Learn by Directing AI
Unit 8

The Remediation Plan and the Board Presentation

Step 1: Structure the remediation plan

The assessment is complete. You have findings from Units 2 through 7: segmentation failures, the Al Wakra legacy system, the third-party VPN risk, the shared fiber connection, and the lateral movement test results. Now compile everything into a document Fatima can use.

Three audiences need different information from the same findings:

  • The insurance company needs compliance evidence. They flagged "insufficient segmentation." They need to see that segmentation was assessed, failures were found, controls were implemented, and verification proves the controls work.
  • The board needs costs and timeline. They approve budgets. They need to know what the options are, what each costs, and what happens if they do nothing (30% premium increase).
  • The IT team needs technical implementation details. Ahmed Khalil's team will do the work. They need specific configurations, network diagrams, and the order of operations.

The remediation plan should make each audience's section self-contained. An insurance auditor should not need to read the technical appendix. A board member should not need to understand Docker networking. Ahmed should not need to read the executive summary to find the implementation steps.

Step 2: Prioritise the findings

Not all findings are equal. Order by business risk, not by the sequence you discovered them.

  • Critical -- immediate: Tenant Wi-Fi to BMS connectivity. Life-safety systems accessible from untrusted network. The segmentation you implemented in Unit 3 addresses this. Implementation cost: configuration only (Docker networking changes). Timeline: completed during assessment.
  • Critical -- immediate: Tenant Wi-Fi to access control connectivity. Physical security systems accessible from untrusted network. Same remediation as BMS.
  • High -- near-term: Al Wakra legacy BMS authentication gap. Compensating control in place (dedicated monitoring). Long-term fix: system replacement. Cost: hardware and installation.
  • High -- near-term: Third-party CCTV vendor VPN scope. VPN access limited by segmentation, but vendor access policy needed. Cost: configuration plus policy development.
  • Medium -- planned: Shared fiber single point of failure. Two buildings share connectivity. Cost: dedicated fiber connections or hardware firewall reconfiguration.
  • Recommendation: Vendor access management policy. Not a technical finding but directly relevant to the insurance company's concern.

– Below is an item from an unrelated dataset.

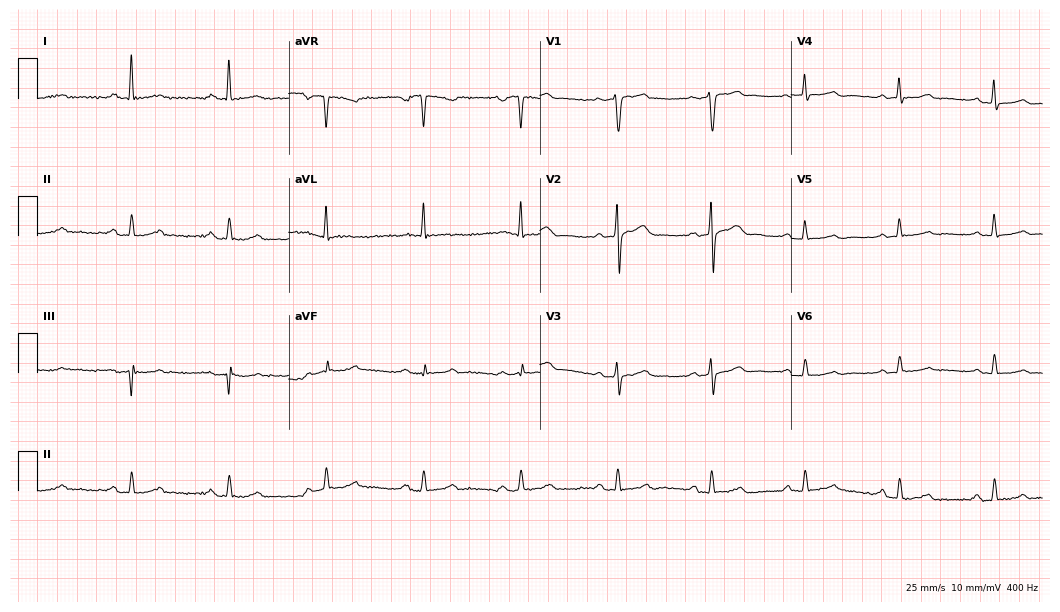
Standard 12-lead ECG recorded from a 67-year-old man. Read as a normal ECG.

Step 3: Create cost estimates

Direct AI to research typical costs for each remediation item. Fatima asked for options to present to the board.

The cost categories:

  • Network segmentation implementation (Docker/infrastructure reconfiguration) -- mostly labor
  • Legacy BMS replacement (Al Wakra) -- hardware, software, installation, commissioning
  • Shared fiber separation (dedicated connections per building) -- ISP and construction
  • VPN reconfiguration and vendor access policy -- labor and governance

Present costs in Qatari Riyals (QAR). For each item: immediate cost, ongoing cost (if any), and the cost of not doing it (insurance premium increase, risk exposure).

Step 4: Design the implementation timeline

Three months to the insurance deadline. What fits within that window?

Map each remediation item to the timeline:

  • Immediate (already done): Network segmentation and firewall rules. Detection rules. These were implemented during the assessment.
  • 1 month: VPN reconfiguration, vendor access policy development.
  • 2-3 months: Shared fiber firewall hardening (if not separating fiber).
  • 3-6 months: Shared fiber separation (if choosing dedicated connections). Requires ISP engagement and construction.
  • 6-12 months: Al Wakra BMS replacement. Requires procurement, installation, and commissioning without disrupting building operations.

The insurance company needs to see that the critical items (segmentation, detection) are already in place, and that the longer-term items have funded timelines.

Step 5: Write the architecture documentation

Document the network architecture so future operators understand it. This is not a report for Fatima -- it is a reference for Ahmed's team and whoever comes after them.

For each network zone: which containers belong to it, which traffic is allowed in and out, and why. For each firewall rule: what it does, which zone boundary it controls, and the business justification. For the Al Wakra exception: the compensating control, the residual risk, and the scheduled review date.

This documentation matters because network architecture is invisible in normal operation. A developer who does not know the segmentation exists will file a bug report when their new service cannot reach the database. The person responding needs to know that the segmentation was a deliberate security decision, not a misconfiguration.

Contact Fatima with the remediation plan structure. She reviews the cost estimates and asks: "What's the minimum we need to do to satisfy the insurance company, and what's the full recommendation?" She needs both to present to the board -- the compliance minimum and the security recommendation.

This forces you to distinguish "compliant" from "secure." The insurance company needs segmentation evidence. The security recommendation includes the legacy BMS replacement, the shared fiber separation, and the vendor access policy. The board gets to choose.

✓ Check

Check: Remediation plan covers all findings from Units 2-7. Cost estimates present at least three cost categories. Implementation timeline maps to the three-month insurance deadline. Architecture documentation covers all network zones and traffic rules.